__Given data__:
═══

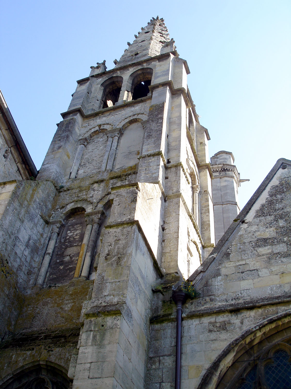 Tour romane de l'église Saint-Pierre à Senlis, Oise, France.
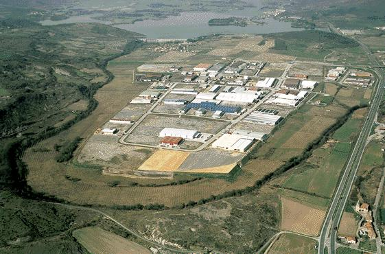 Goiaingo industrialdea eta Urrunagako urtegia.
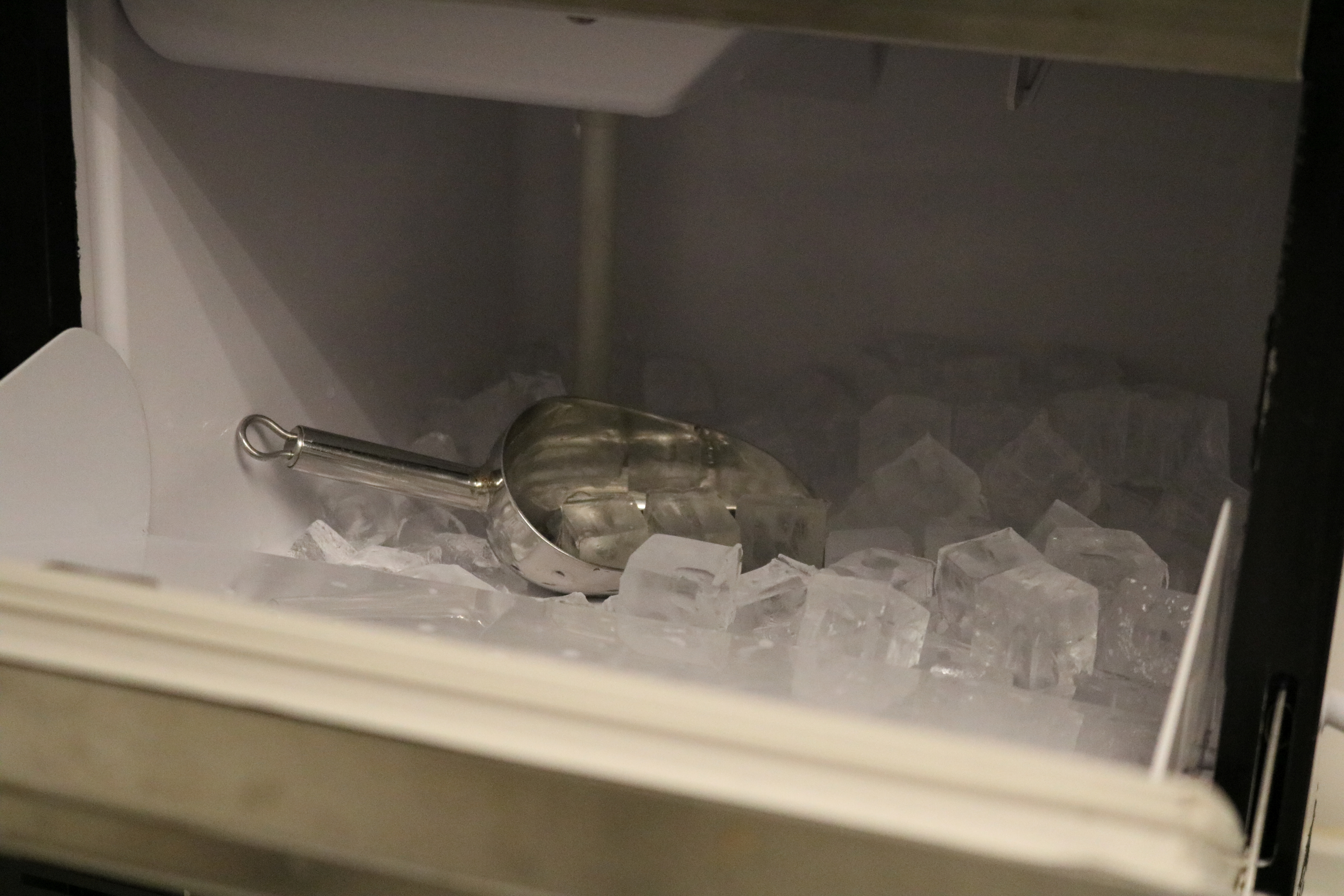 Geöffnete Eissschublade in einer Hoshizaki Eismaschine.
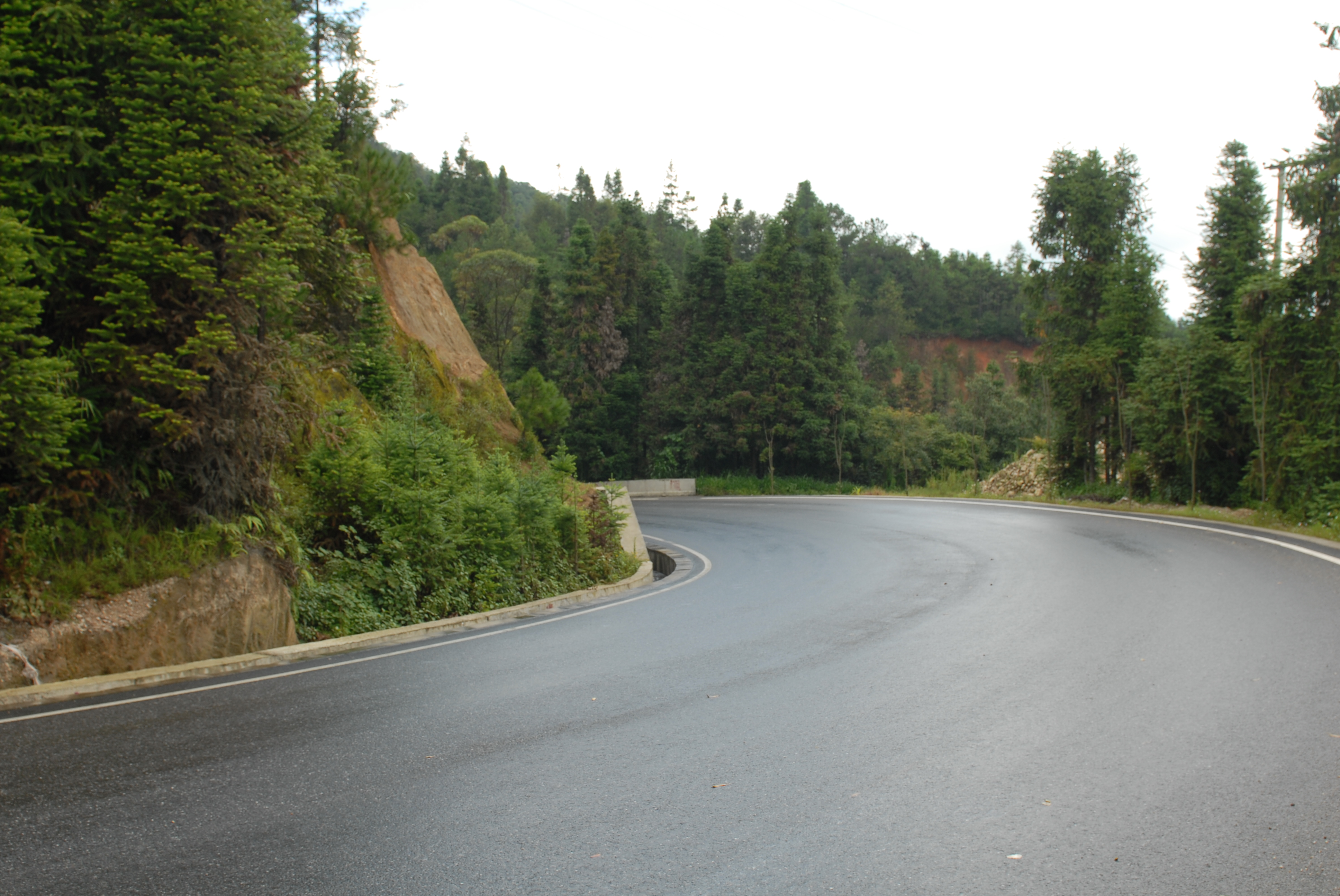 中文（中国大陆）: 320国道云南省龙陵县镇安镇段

═══

__Directions__: Everything from the line with "Geöffnete Eissschublade in" through the last line above should be reproduced exactly, both ends included; pictures must be omitted.

__Response below__:
 Geöffnete Eissschublade in einer Hoshizaki Eismaschine.
 中文（中国大陆）: 320国道云南省龙陵县镇安镇段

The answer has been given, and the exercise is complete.